Objective: To describe the distribution of mRNA that codes for 9 subtypes of adrenergic receptors in the digestive tract of dairy cows.
Sample population: Fresh full-thickness wall specimens from the abomasum (fundus, corpus, and antrum), ileum, cecum, proximal loop of ascending colon, and 4 locations of the spiral colon collected from 10 healthy cows at slaughter.

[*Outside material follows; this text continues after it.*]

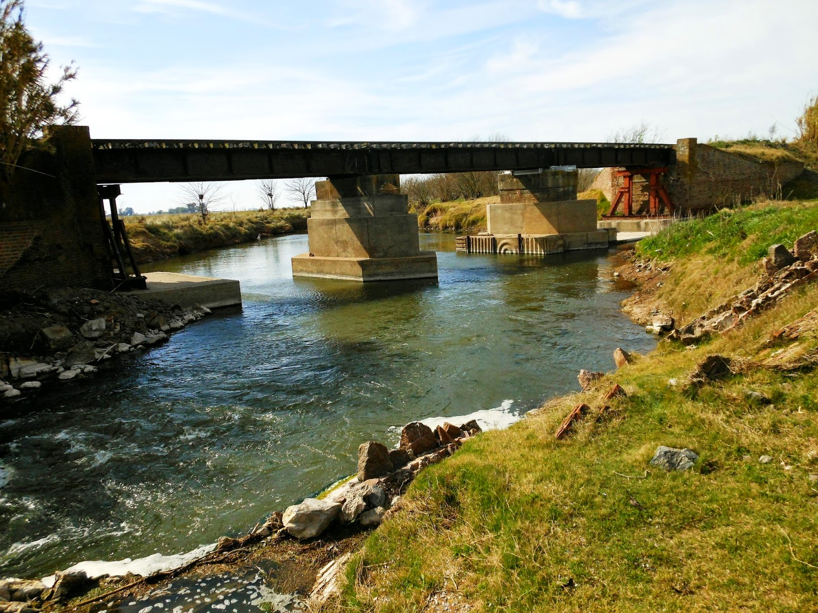 Puente ferroviario que se encuentra en el pueblo Arroyo del Medio. Pasa por arriba del arroyo de mismo nombre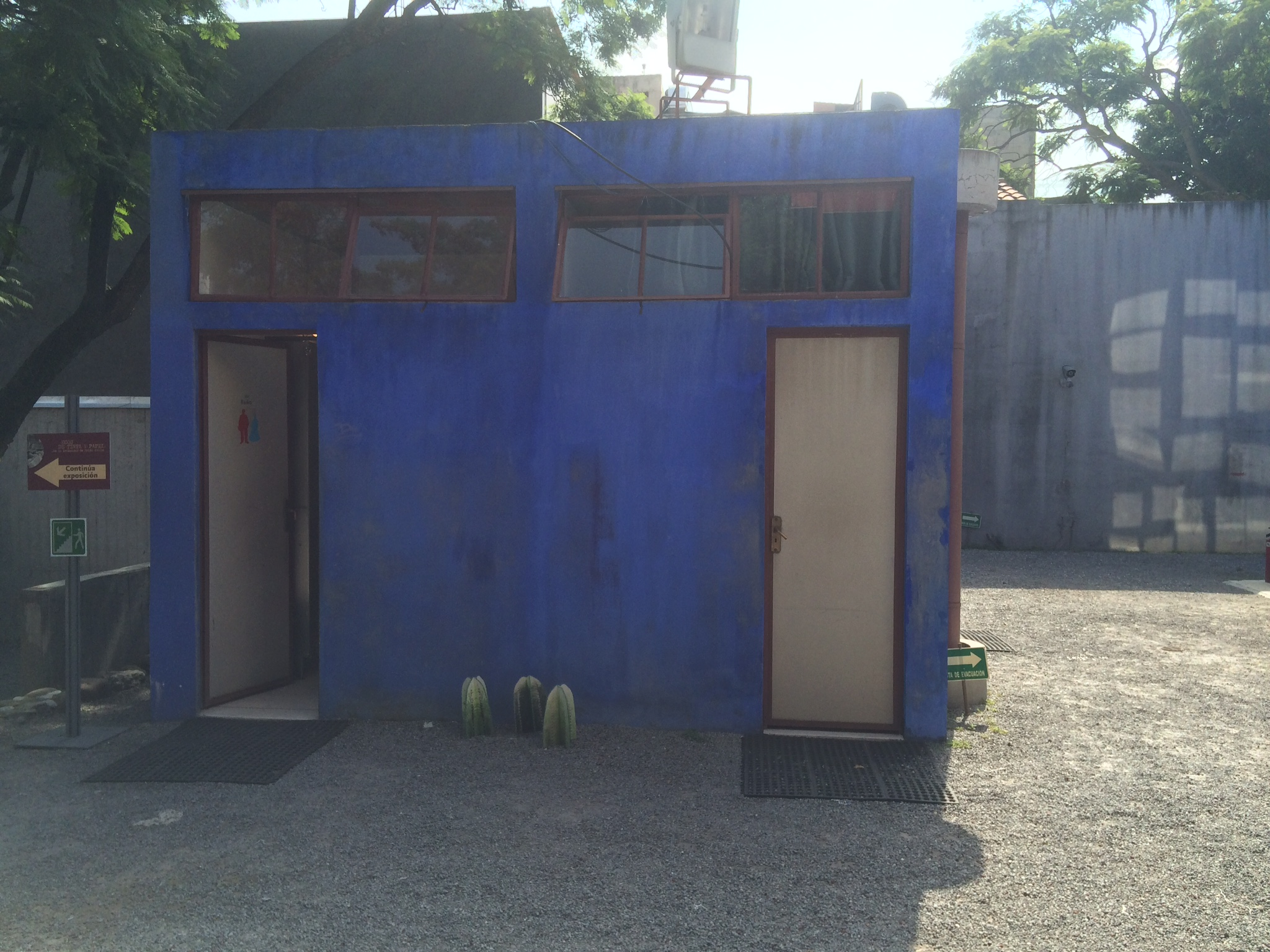 Originalmente este espacio era un estudio fotográfico en la Casa Estudio Diego Rivera y Frida Kahlo en San Ángel. Ahora se adaptaron a oficinas y W.C. para las visitas.

Procedure: Concentrations of mRNA that code for 9 subtypes of adrenergic receptors in the bovine gastrointestinal tract (alpha1A, alpha1B, alpha1D, alpha2AD, alpha2B, alpha2C beta1, beta2, and beta3) were measured by use of a quantitative real-time reverse transcription-polymerase chain reaction assay. Results were reported in relation to mRNA expression of the housekeeping gene glyceraldehyde phosphate dehydrogenase (GAPDH).

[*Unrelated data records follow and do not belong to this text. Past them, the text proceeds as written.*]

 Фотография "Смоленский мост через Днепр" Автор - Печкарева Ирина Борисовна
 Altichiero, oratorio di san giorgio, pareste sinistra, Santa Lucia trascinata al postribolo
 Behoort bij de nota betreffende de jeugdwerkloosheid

Results: Mean mRNA contents of adrenergic receptors in the bovine digestive tract were low (range, 0.00006% to 5.04% of GAPDH). Distribution of receptor subtypes was similar in all tissues, with lowest expression of alpha1D receptors, followed by alpha2B, alpha2C, beta3, alpha1B, alpha1A, beta1, and beta2 in the abomasum, whereas alpha2AD and beta2 in the intestines were highest. In comparison with the intestines, relative concentrations of mRNA for receptors beta2 and beta3 were significantly lower in the abomasum.

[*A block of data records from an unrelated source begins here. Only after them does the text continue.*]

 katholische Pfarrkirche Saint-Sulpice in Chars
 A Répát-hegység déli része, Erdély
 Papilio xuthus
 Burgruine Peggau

Conclusions and clinical relevance: Relative concentrations of mRNA that code for adrenergic receptors differed among receptor subtypes and among locations in the bovine gastrointestinal tract. Comparison of these values established in healthy cattle with results for cows with motility disorders, such as abomasal displacement and cecal dilatation, may lead to improved therapeutic or prophylactic approaches for these diseases.